One excuse offered for why conventional wars are not fought is that cheap drones make conventional war machines like aircraft carriers and tanks obsolete. I cannot believe that this would prevent war, because this assumes (a) militaries would recognize their machines are obsolete, and (b) they would not do anything to adapt. What I think is far more likely is that militaries would prepare for the previous war, and go into battle with undeserved confidence. Other militaries, prescient or observing military defeats, would hold back while they harden their war machines against drones, and then go to war again. I can imagine cheap drones continuing to be effective against soft targets, such as infrastructure like railroads & power lines (can't harden zillions of miles of tracks) or assassinations (especially killing ordinary civilians who do not have security teams). I cannot imagine militaries unable to harden military targets, given time and resources to prepare.
Finally, The Ministry for the Future leans heavily on "carbon coins", a combination of cryptocurrency and carbon offsets. Sadly, in the real world I do not think either cryptocurrency or carbon offsets can be made to work. A project that relies on both of them working, together, is doomed. I'm willing to cut Robinson a little slack for this one, since a few years ago it was less clear that cryptocurrency was entirely scams. Many today still believe it is the future despite everything. The IRL failures of blockchain and carbon offsets are complex and in some ways counterintuitive, even intelligent and well-educated people are fooled.
The failure of bad guys to use violence, however, goes against all of our history, as well as basic human nature. Robinson, and everyone who read his book drafts before publishing, should have seen that this was pure fantasy, not hard SF.
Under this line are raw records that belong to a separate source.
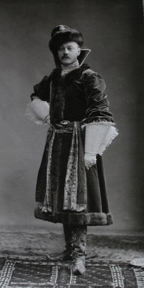 Евгений Александрович Гернгросс, командир лейб-гвардии Конного полка.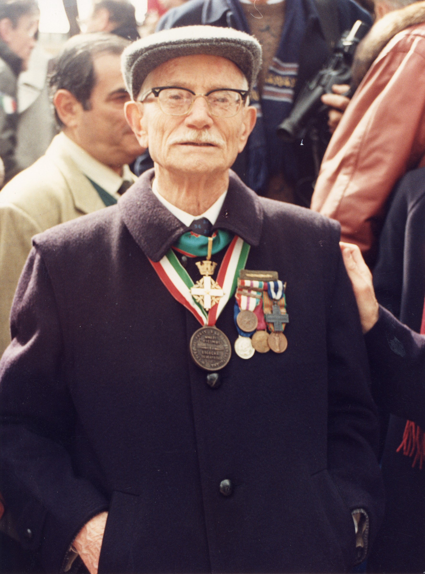 foto di Armando Izzo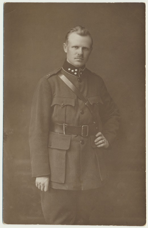 Kapten Aleksander Jaakson 1920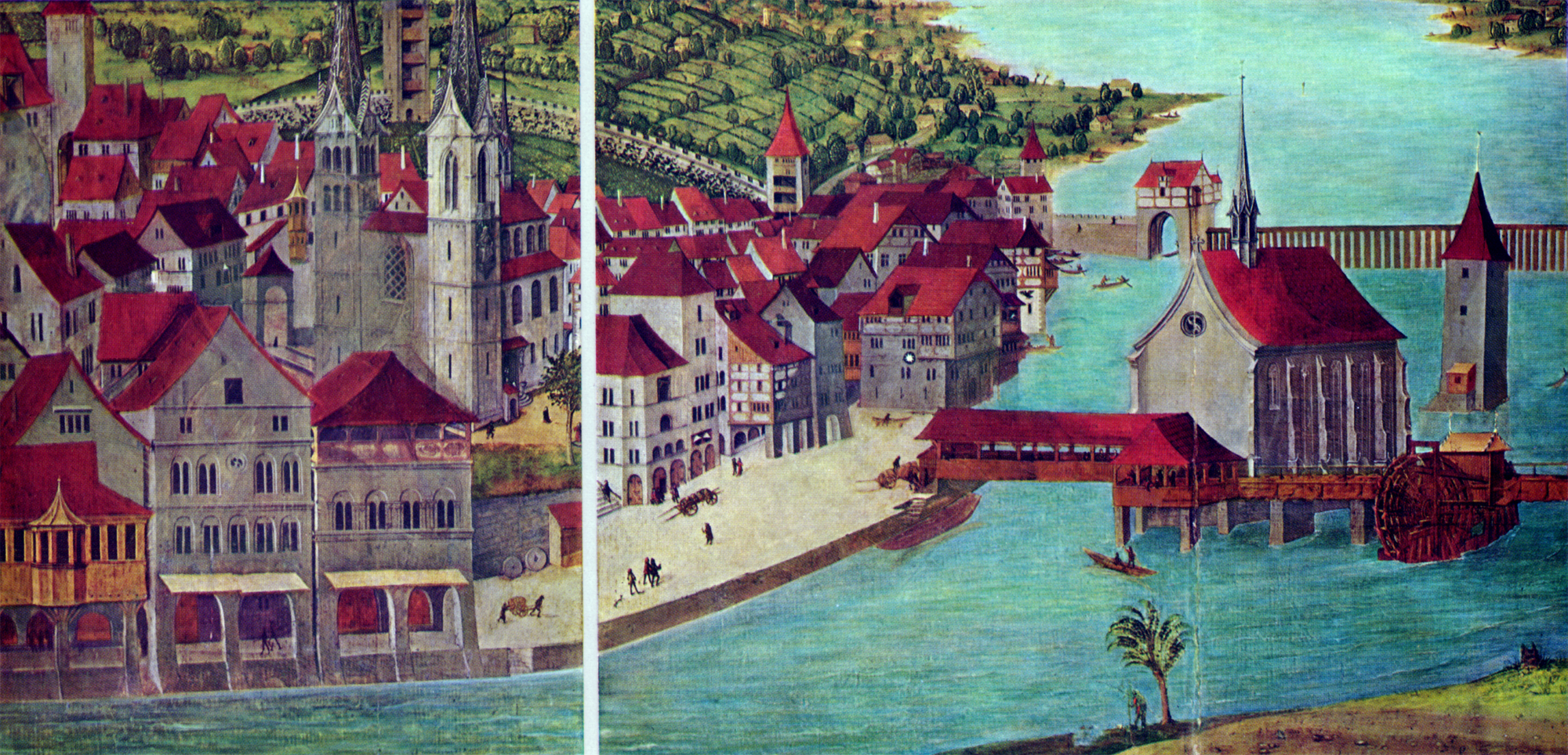 Älteste zuverlässige Darstellung der Stadt Zürich, Ende des 15. Jahrhunderts auf den Altartafeln aus dem Grossmünster in Zürich von Hans Leu d. Ä., linke Seite. Zustand der Altartafeln vor der Freilegung der Szenen aus dem Martyrium von Felix und Regula, die nach der Reformation übermalt worden waren. Die Tafeln befinden sich heute im Schweizerischen Landesmuseum.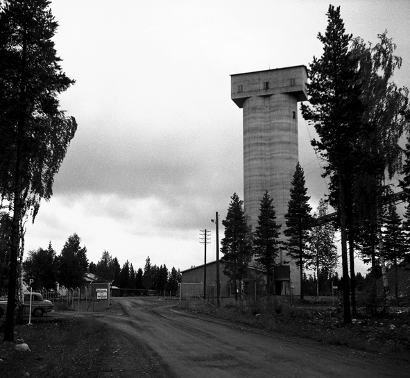 Renströmsgruvans laven 1958.

There are a few other disappointments about Robinson's future that he couldn't have helped. Our timeline is already painfully worse than Robinson's timeline. He posits a Russia that is willing and able to cooperate with the world, when Russia's invasion of Ukraine instead suggests Russia's near future is either Putin undermining international cooperation at every turn, or collapsing into a failed state under internal power struggles. I doubt Russia has enough civic resilience left after centuries of oppression to produce a functional state in the immediate future, especially after remaining opposition has fled the country. One chapter also displays a Hong Kong that held on and emerged victorious against Chinese oppression, when in our universe all dissent in Hong Kong has been thoroughly crushed. These optimistic outcomes were plausible when Robinson wrote them, and aren't his fault.
Ultimately, I'm glad I read this book, but I did not come out of it with any new ideas for saving the planet, only lessons on what cannot and will not work. We need some plausible near-future utopian fiction that doesn't handwave away the rise of global fascism, disinformation and disturbingly successful fossil fuel interests. A better future society that successfully addresses the climate crisis will have to do so while grappling with well-funded, ruthless and coordinated opposition, fighting to preserve their capacity to destroy the biosphere.